Abstract:This work presents a novel approach for the early recognition of the type of a laparoscopic surgery from its video. Early recognition algorithms can be beneficial to the development of 'smart' OR systems that can provide automatic context-aware assistance, and also enable quick database indexing. The task is however ridden with challenges specific to videos belonging to the domain of laparoscopy, such as high visual similarity across surgeries and large variations in video durations. To capture the spatio-temporal dependencies in these videos, we choose as our model a combination of a Convolutional Neural Network (CNN) and Long Short-Term Memory (LSTM) network. We then propose two complementary approaches for improving early recognition performance.

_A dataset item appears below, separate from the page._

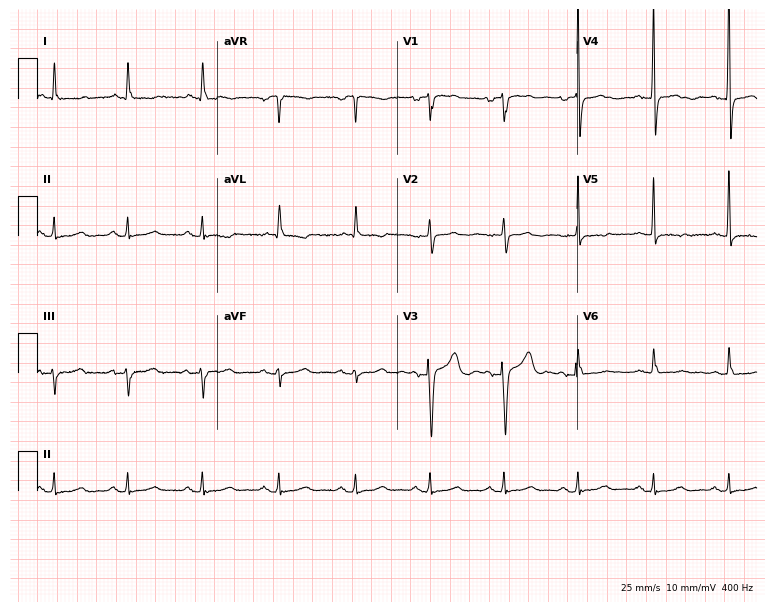
Standard 12-lead ECG recorded from a female, 63 years old. None of these six findings is recorded: first-degree AV block, right bundle branch block, left bundle branch block, sinus bradycardia, atrial fibrillation, sinus tachycardia. Findings outside these six are not listed.

The first approach is a CNN fine-tuning method that encourages surgeries to be distinguished based on the initial frames of laparoscopic videos. The second approach, referred to as 'Future-State Predicting LSTM', trains an LSTM to predict information related to future frames, which helps in distinguishing between the different types of surgeries. We evaluate our approaches on a large dataset of 425 laparoscopic videos containing 9 types of surgeries (Laparo425), and achieve on average an accuracy of 75% having observed only the first 10 minutes of a surgery. These results are quite promising from a practical standpoint and also encouraging for other types of image-guided surgeries.